Defying Expectations: The Case of UFCW Local 401
Jason Foster

Defying Expectations

The Case of UFCW Local 401

Jason Foster

Images

Copyright © 2018 Jason Foster

Defying expectations : the case of UFCW Local 401 / Jason Foster.

1. United Food and Commercial Workers Canada. Local 401. 2. Labor union locals—Alberta—Case studies. 3. Strikes and lockouts—Food industry and trade—Alberta—Case studies. 4. Labor union members—Alberta—Case studies. I. Canadian Committee on Labour History, issuing body II. Title. III. Series: Working Canadians (Edmonton, Alta.)

Contents

Acknowledgements

Introduction

PART I THE EVOLUTION OF LOCAL 401, 1997–2017

1 Facing New Challenges: From Safeway to Shaw

2 Victory at Lakeside

3 From Strength to Strength: A Paradoxical Path

PART II AN ANALYSIS OF TRANSFORMATION

4 Narratives and the Making of Local 401

5 Accidental Revitalization and the Role of Leadership

6 Revisiting the Business/Social Union Divide

Conclusion

Appendix A: UFCW Local 401 Timeline

Appendix B: UFCW Local 401 Employers

Appendix C: A Note on Method

References

Acknowledgements

A book is the result of many people’s contributions. This book was a work in progress for a long time, and I owe a debt of gratitude to those who helped it take shape. I must begin by thanking the members, staff, and elected officials of United Food and Commercial Workers Local 401 for opening up their union to me—for allowing me to attend meetings and other events and for agreeing to take part in interviews. For reasons of confidentiality, apart from Doug O’Halloran, Theresa McLaren, and Tom Hesse, I am unable to name the many people who offered their time, energy, and insights, but please know that I am very grateful. I have tried to tell your stories as best I can.

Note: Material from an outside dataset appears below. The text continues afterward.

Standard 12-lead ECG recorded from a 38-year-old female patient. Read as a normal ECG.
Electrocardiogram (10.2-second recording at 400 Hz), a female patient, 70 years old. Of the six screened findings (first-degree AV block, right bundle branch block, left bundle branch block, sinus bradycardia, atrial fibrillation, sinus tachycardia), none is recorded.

I also wish to thank the many brothers and sisters in the labour movement with whom I have joined in the struggle for workers’ rights over the years. They inspired me, and their example motivated me to study unions and how they operate. Simply put, the better we understand unions, the more effective we will be at defending workers.

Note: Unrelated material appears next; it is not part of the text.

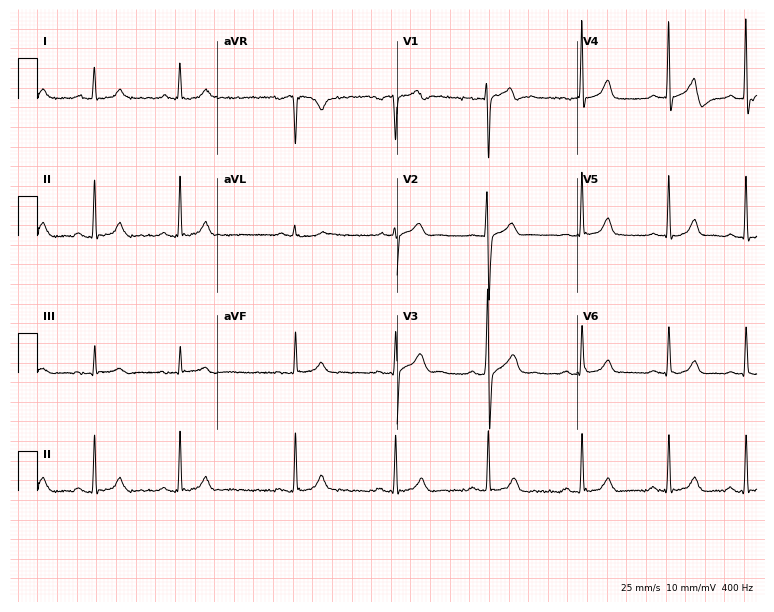
Standard 12-lead ECG recorded from a 26-year-old male patient (7.3-second recording at 400 Hz). Read as a normal ECG.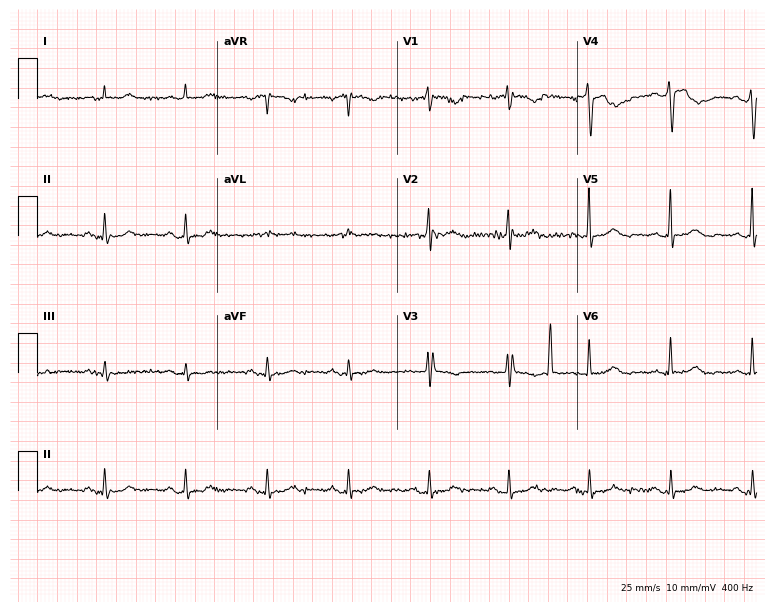
Standard 12-lead ECG recorded from an 83-year-old woman (7.3-second recording at 400 Hz). None of these six findings is recorded: first-degree AV block, right bundle branch block (RBBB), left bundle branch block (LBBB), sinus bradycardia, atrial fibrillation (AF), sinus tachycardia.

Judy Haiven was an early and passionate advocate for this project and guided me through the challenging days of putting it all together in its first form as my dissertation. I recognize how fortunate I was to have a supervisor as caring and committed as Judy. My heartfelt thanks as well to the dedicated group of scholars who appropriately put my ideas through the wringer: Larry Haiven, Val Marie Johnson, Charlotte Yates, and Gregor Murray. I also gratefully acknowledge the contributions of Albert Mills to some of the theoretical underpinnings of the book.

I would be remiss to not mention my colleague, friend, and partner in (academic) crime, Bob Barnetson. Ever the willing sounding board, he helped me process my half-worked-out thoughts and put up with my inevitable complaining about how hard it actually is to write a book. I also thank the editors and staff at AU Press. Thanks to their hard work, this book is much stronger than it would have been in the hands of less committed professionals.

The last word I keep for my family. I have felt their love and support throughout this adventure. It can’t be easy putting up with someone who is intent on producing a book. The dinner conversations hijacked by the need to mull over a new idea. The countless hours holed up in the basement office. I want them to know that their never-ending love and support carried me through this project.

Defying Expectations

Introduction

In October 2005, I spent a day walking the Lakeside Packers picket line. The beef-processing plant was in the midst of an ugly first-contract strike. During my tenure as a staff member for the Alberta Federation of Labour (AFL), I had walked my fair share of picket lines. In my experience, they are mostly the same: workers milling about, chatting idly among themselves, stopping vehicles and pedestrians to explain the dispute, and occasionally rallying to stop strikebreakers from crossing the line. In the world of modern labour relations, the angry energy once associated with strikes has largely been drowned in a sea of legal restrictions. Laws governing picket lines, intrusive video surveillance (practiced by both sides), and labour board injunctions generally serve to keep expressions of outrage and protest in check. More the stuff of monotony than excitement, the modern picket line resembles its early-twentieth-century ancestor only in the presence of picket signs.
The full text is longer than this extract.